L’hydrogène… cet élément chimique présent en abondance sur Terre semble plein de promesses. Nombreux sont ceux qui le perçoivent comme « l’énergie verte du futur ». Les choses ne sont pourtant pas si simples : à commencer par son extraction, qui demande des ressources en eau douce. Des scientifiques ont récemment tenté de résoudre cette problématique en générant de l’hydrogène à partir d’eau de mer non traitée.
Notre planète est recouverte à plus de deux tiers d’océans. Cela fait beaucoup d’eau, certes, mais aussi beaucoup de ressources. Entre autres, l’eau de mer contient de l’hydrogène, un élément chimique qui a de multiples usages. On peut donc dire que les ingénieurs du monde entier ont une fabuleuse réserve de cet hydrogène à disposition… mais les moyens de l’exploiter de façon durable n’existent pas encore vraiment.

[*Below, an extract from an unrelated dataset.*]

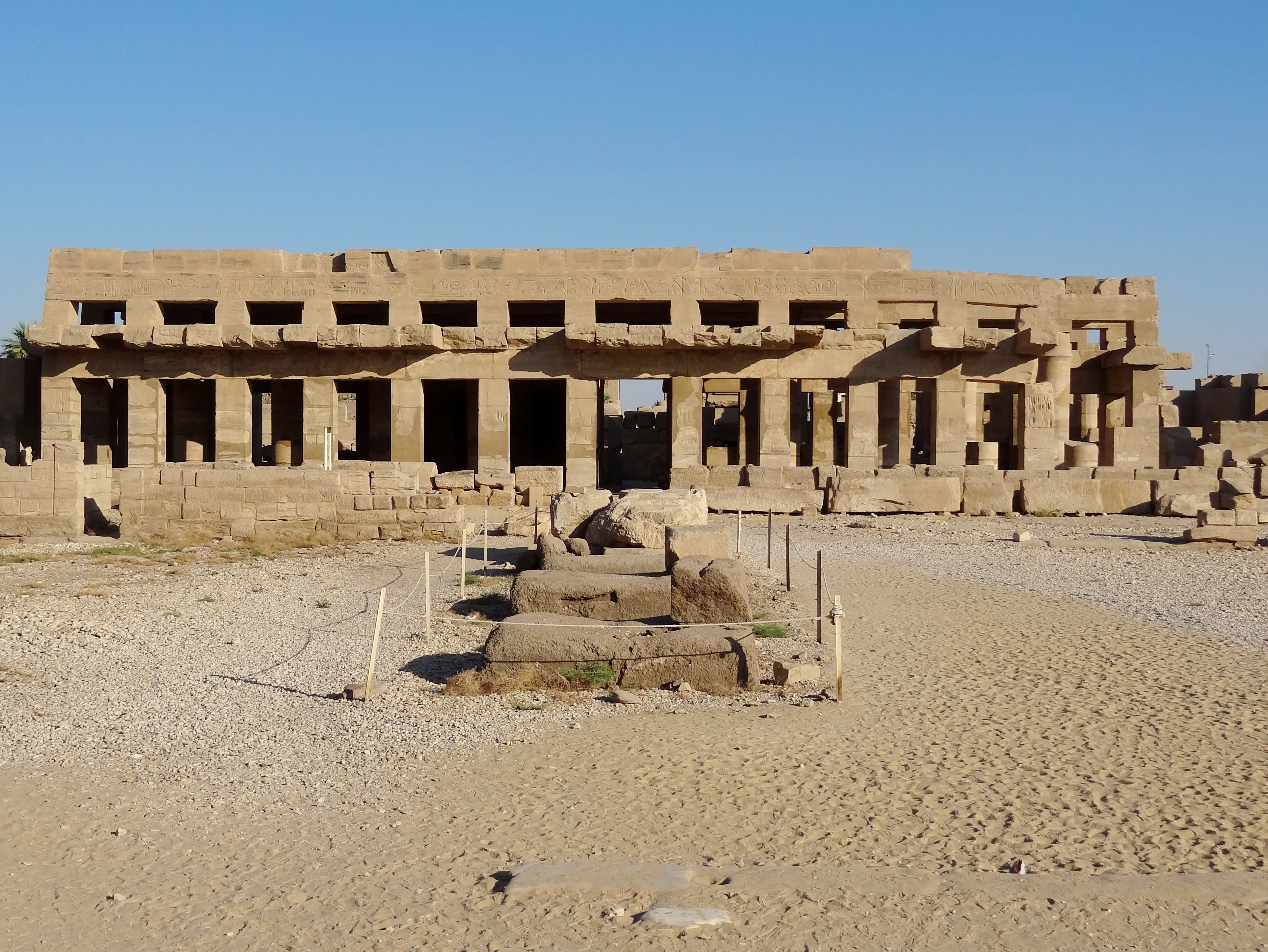 Ach-menu (‚Erhaben ist das Andenken‘), Tempel Thutmosis III., im Tempel von Karnak, nördlich von Luxor, Ägypten

En réalité, pour extraire de l’hydrogène avec les dispositifs existants, il faut utiliser de l’eau douce. Une ressource cruciale et limitée, qui manque déjà dans de nombreux territoires. Une équipe composée de chercheurs de différents pays a donc tenté de concevoir un appareil capable d’extraire l’hydrogène non pas de l’eau douce, mais de l’eau salée. « Nous avons divisé l’eau de mer naturelle en oxygène et en hydrogène… Pour produire de l’hydrogène vert par électrolyse, en utilisant un catalyseur non précieux et bon marché dans un électrolyseur commercial », explique l’ingénieur chimiste Shizhang Qiao de l’Université d’Adélaïde en Australie.
Pour bien comprendre le procédé qu’ils ont mis en place, il faut d’abord savoir ce qu’est l’électrolyse. Il s’agit d’une méthode qui permet de provoquer des réactions chimiques grâce à une activation électrique. En l’occurrence, l’électrolyse de l’eau permet de « séparer » les atomes de dihydrogène (H2) et de dioxygène (O2). L’électrolyseur est donc l’appareil dans lequel ce phénomène se produit. L’hydrogène peut être utilisé comme source d’énergie. Toutefois, plusieurs points dans ce procédé posent question d’un point de vue écologique actuellement.
L’électricité utilisée, en premier lieu, qui peut être issue d’énergies fossiles. Admettons que l’on utilise des énergies renouvelables pour ce point. Une des faiblesses des procédés d’électrolyse est qu’ils ne fonctionnent qu’avec de l’eau douce. « Trouver un moyen de réaliser l’électrolyse avec de l’eau de mer pourrait rendre l’avenir de la production d’hydrogène vert beaucoup plus durable », commente Science Alert.
Des ions chlorures perturbateurs
Si l’eau de mer ne fonctionne habituellement pas pour la catalyse, c’est à cause du chlore. Plus exactement des ions chlorures. Ils sont présents naturellement dans l’eau de mer, et érodent les matériaux catalyseurs destinés à entraîner la réaction de production d’hydrogène et de séparation de l’eau. De plus, lors de l’électrolyse, des précipités massifs insolubles se forment également. Ces derniers bloquent les sites de réaction et gênent la production d’hydrogène à grande échelle.
C’est donc sur la façon de gérer ces ions chlorures si gênants que le nouveau prototype conçu par les scientifiques se concentre. Pour les neutraliser, ils ont superposé un acide particulier appelé « acide de Lewis » à une série de catalyseurs communs à base d’oxyde de cobalt. Ils ont ensuite effectué une série de tests. Ils ont ainsi pu observer que les catalyseurs modifiés résistent à l’attaque du chlore et empêchent la formation de tout précipité.
« Il s’agit d’une stratégie générale qui peut être appliquée à différents catalyseurs sans qu’il soit nécessaire de concevoir des catalyseurs et des électrolyseurs spécifiques », écrivent les chercheurs dans leur article, publié dans Nature Energy. Leur méthode est donc prometteuse quant aux applications à venir. Toutefois, comme les scientifiques eux-mêmes le soulignent, ils ne sont ni les premiers, ni les derniers à se frotter à cette épineuse question : « L’électrolyse directe de l’eau de mer sans processus de purification ni additifs chimiques est très attrayante et fait l’objet de recherches depuis environ 40 ans, mais les principaux défis de cette technologie restent l’ingénierie des catalyseurs et la conception des appareils », rappellent-ils.
Leur prototype doit donc encore faire ses preuves à grande échelle. Il faut aussi noter que l’utilisation du cobalt dans l’électrolyse pose question. Il s’agit en effet d’un matériau rare, qui doit être miné, utilisant nécessairement des ressources.